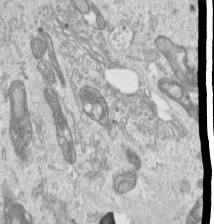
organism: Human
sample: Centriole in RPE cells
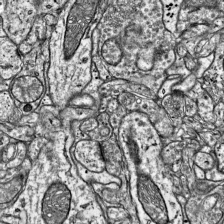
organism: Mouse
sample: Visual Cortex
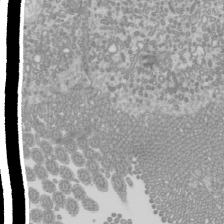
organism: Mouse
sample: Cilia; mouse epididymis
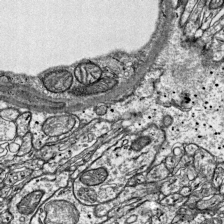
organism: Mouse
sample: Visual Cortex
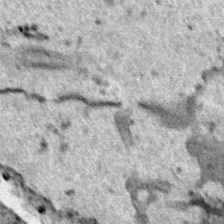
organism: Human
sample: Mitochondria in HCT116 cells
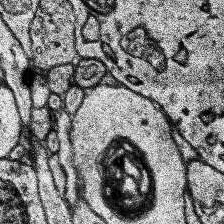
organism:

====================

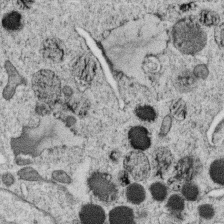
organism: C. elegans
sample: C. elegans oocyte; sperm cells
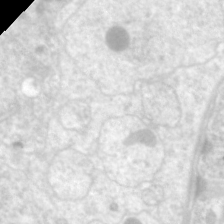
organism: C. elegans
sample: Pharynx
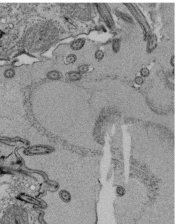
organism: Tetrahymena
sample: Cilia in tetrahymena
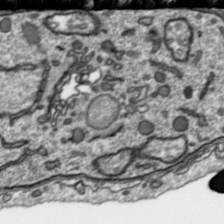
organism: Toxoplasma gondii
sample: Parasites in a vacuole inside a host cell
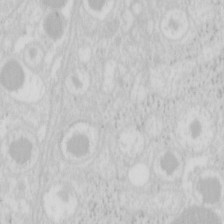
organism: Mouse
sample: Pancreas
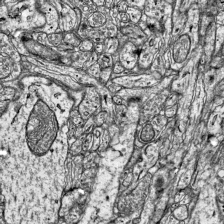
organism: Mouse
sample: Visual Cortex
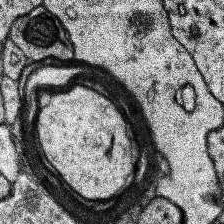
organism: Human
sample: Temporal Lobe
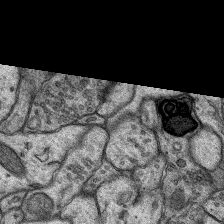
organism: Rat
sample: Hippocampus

====================

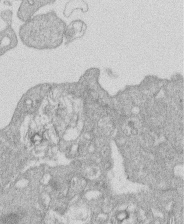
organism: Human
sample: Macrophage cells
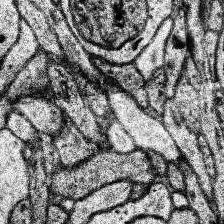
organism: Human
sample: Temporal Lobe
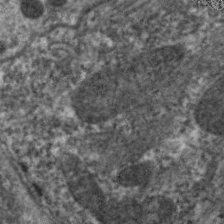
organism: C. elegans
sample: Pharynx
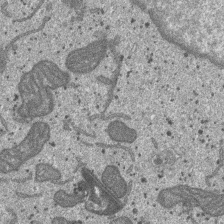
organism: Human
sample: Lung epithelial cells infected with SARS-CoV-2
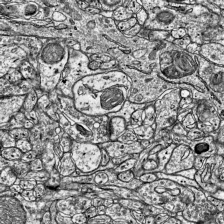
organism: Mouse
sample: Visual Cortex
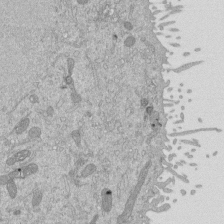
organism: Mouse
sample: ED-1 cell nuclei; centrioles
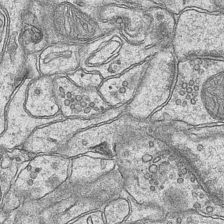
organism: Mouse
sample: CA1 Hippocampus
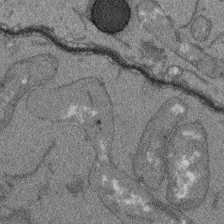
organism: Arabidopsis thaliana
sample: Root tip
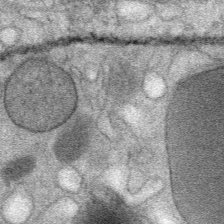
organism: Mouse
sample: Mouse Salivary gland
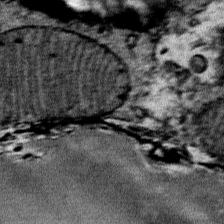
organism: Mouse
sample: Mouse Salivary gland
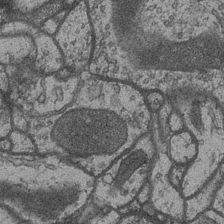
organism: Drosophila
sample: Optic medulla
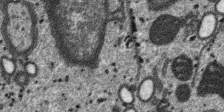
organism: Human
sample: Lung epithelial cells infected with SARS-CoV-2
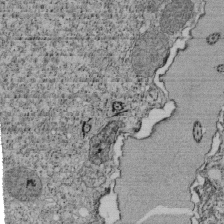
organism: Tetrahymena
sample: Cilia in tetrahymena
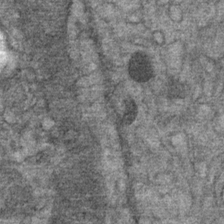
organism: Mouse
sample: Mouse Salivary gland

====================

▶ [INSTRUCTIONS FOR THE TASK] Number of lines above containing "cells": give it, with no other text.

▶ [WRITTEN RESPONSE] 6